How can a robot understand what you want — and admit when it doesn’t know how? Our framework CLASP bridges the gap between data-hungry vision-language-action models and data-efficient imitation learning by combining Vision-Language Models with Task-Parameterized Kernelized Movement Primitives (TP-KMPs), requiring only 2–5 demonstrations per skill.

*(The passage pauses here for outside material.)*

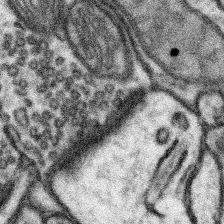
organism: Mouse
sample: Somatosensory cortex neuropil

CLASP execution pipeline: the VLM matches a natural language query against the skill library, composes existing skills when possible, and requests new demonstrations when a capability gap is detected

CLASP operates in three stages:

  • Learning phase: Skills are acquired through kinesthetic teaching. The VLM analyzes the scene and automatically generates JSON schemas describing each skill’s parameters, preconditions, and semantics — no manual skill definition, no fine-tuning.
  • Execution phase: Users issue natural language commands. The VLM matches them against the skill library and binds detected objects to task parameters. Novel behaviors are synthesized through covariance-weighted skill composition, where the TP-KMP covariance structures formally constrain which skill pairs can be meaningfully fused.
  • Active skill acquisition: When neither an existing skill nor a valid composition satisfies a request, CLASP detects the capability gap and autonomously requests targeted demonstrations — the library grows, the demonstration budget does not.

Validated on bearing ring insertion tasks using a 7-DoF torque-controlled collaborative robot, demonstrating reliable execution, generalization to novel object configurations, and skill composition.